▶ [Directions]
Please restate each entry that appears below word for word, without its pictures.

▶ [Records]
- - - - -

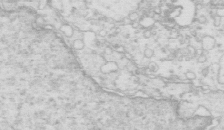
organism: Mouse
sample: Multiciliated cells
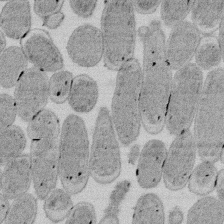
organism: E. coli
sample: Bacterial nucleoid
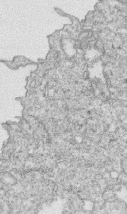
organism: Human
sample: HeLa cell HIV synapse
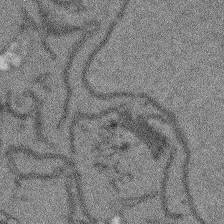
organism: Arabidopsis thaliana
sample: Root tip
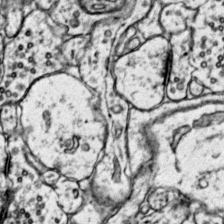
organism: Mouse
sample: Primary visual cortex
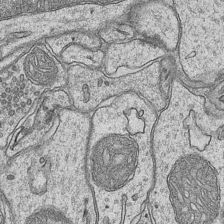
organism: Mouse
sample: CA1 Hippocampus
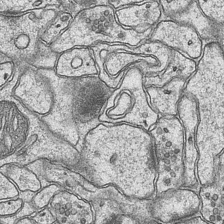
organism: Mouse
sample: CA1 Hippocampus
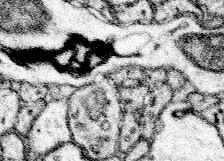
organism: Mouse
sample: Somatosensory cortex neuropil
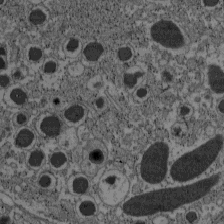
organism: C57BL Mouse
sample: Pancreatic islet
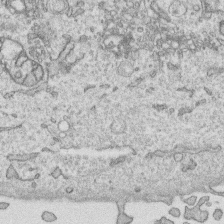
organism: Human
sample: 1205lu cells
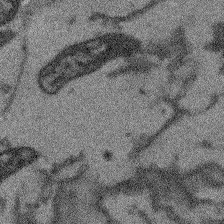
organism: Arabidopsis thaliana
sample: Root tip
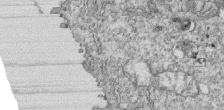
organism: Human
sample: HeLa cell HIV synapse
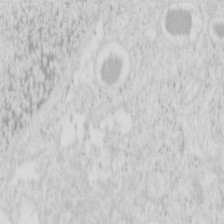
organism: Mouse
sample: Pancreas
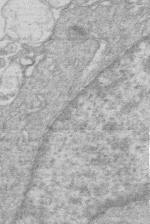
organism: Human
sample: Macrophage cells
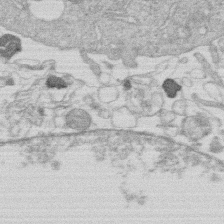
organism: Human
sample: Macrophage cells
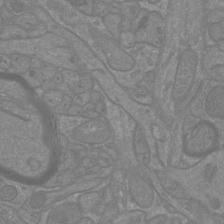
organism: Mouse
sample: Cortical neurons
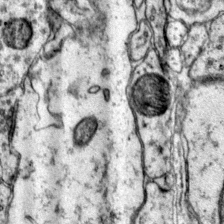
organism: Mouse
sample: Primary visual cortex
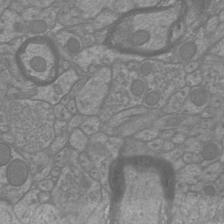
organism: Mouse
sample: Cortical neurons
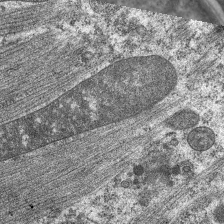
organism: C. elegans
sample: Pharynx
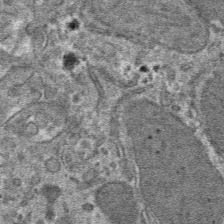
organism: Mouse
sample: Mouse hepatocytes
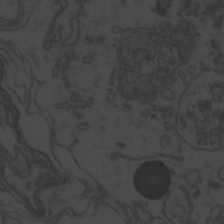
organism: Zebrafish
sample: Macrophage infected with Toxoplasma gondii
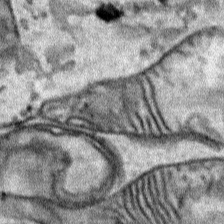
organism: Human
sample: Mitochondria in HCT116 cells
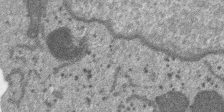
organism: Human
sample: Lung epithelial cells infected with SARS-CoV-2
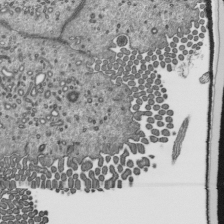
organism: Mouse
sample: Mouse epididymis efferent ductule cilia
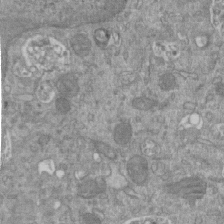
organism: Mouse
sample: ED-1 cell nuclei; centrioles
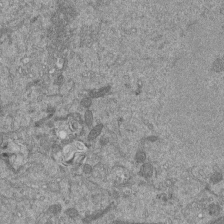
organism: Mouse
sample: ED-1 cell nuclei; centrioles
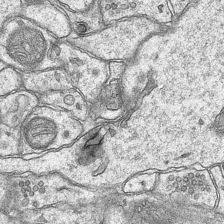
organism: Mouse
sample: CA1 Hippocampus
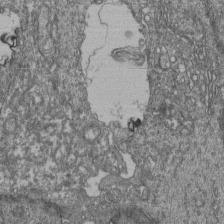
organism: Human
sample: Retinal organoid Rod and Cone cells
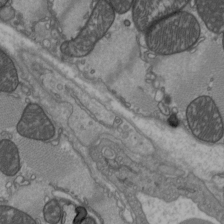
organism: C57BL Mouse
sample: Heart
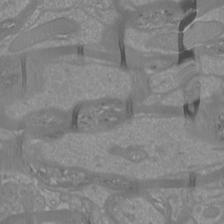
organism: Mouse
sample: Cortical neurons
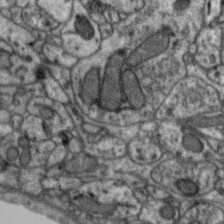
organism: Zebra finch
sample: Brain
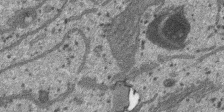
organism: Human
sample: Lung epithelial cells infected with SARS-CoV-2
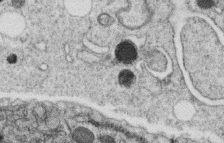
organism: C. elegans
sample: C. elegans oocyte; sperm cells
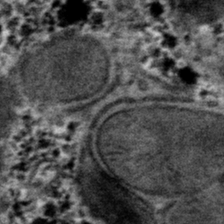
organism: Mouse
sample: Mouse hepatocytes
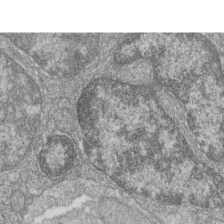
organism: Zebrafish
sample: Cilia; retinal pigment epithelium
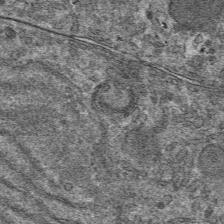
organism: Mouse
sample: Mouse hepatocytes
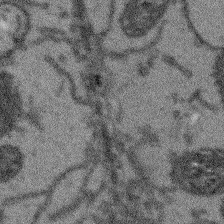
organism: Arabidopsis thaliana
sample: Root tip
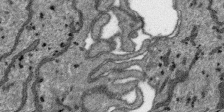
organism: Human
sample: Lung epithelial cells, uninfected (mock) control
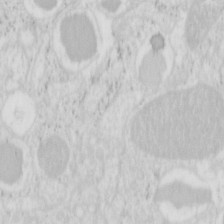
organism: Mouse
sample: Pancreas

- - - - -

▶ [Response to the task]
organism: Mouse
sample: Multiciliated cells
organism: E. coli
sample: Bacterial nucleoid
organism: Human
sample: HeLa cell HIV synapse
organism: Arabidopsis thaliana
sample: Root tip
organism: Mouse
sample: Primary visual cortex
organism: Mouse
sample: CA1 Hippocampus
organism: Mouse
sample: CA1 Hippocampus
organism: Mouse
sample: Somatosensory cortex neuropil
organism: C57BL Mouse
sample: Pancreatic islet
organism: Human
sample: 1205lu cells
organism: Arabidopsis thaliana
sample: Root tip
organism: Human
sample: HeLa cell HIV synapse
organism: Mouse
sample: Pancreas
organism: Human
sample: Macrophage cells
organism: Human
sample: Macrophage cells
organism: Mouse
sample: Cortical neurons
organism: Mouse
sample: Primary visual cortex
organism: Mouse
sample: Cortical neurons
organism: C. elegans
sample: Pharynx
organism: Mouse
sample: Mouse hepatocytes
organism: Zebrafish
sample: Macrophage infected with Toxoplasma gondii
organism: Human
sample: Mitochondria in HCT116 cells
organism: Human
sample: Lung epithelial cells infected with SARS-CoV-2
organism: Mouse
sample: Mouse epididymis efferent ductule cilia
organism: Mouse
sample: ED-1 cell nuclei; centrioles
organism: Mouse
sample: ED-1 cell nuclei; centrioles
organism: Mouse
sample: CA1 Hippocampus
organism: Human
sample: Retinal organoid Rod and Cone cells
organism: C57BL Mouse
sample: Heart
organism: Mouse
sample: Cortical neurons
organism: Zebra finch
sample: Brain
organism: Human
sample: Lung epithelial cells infected with SARS-CoV-2
organism: C. elegans
sample: C. elegans oocyte; sperm cells
organism: Mouse
sample: Mouse hepatocytes
organism: Zebrafish
sample: Cilia; retinal pigment epithelium
organism: Mouse
sample: Mouse hepatocytes
organism: Arabidopsis thaliana
sample: Root tip
organism: Human
sample: Lung epithelial cells, uninfected (mock) control
organism: Mouse
sample: Pancreas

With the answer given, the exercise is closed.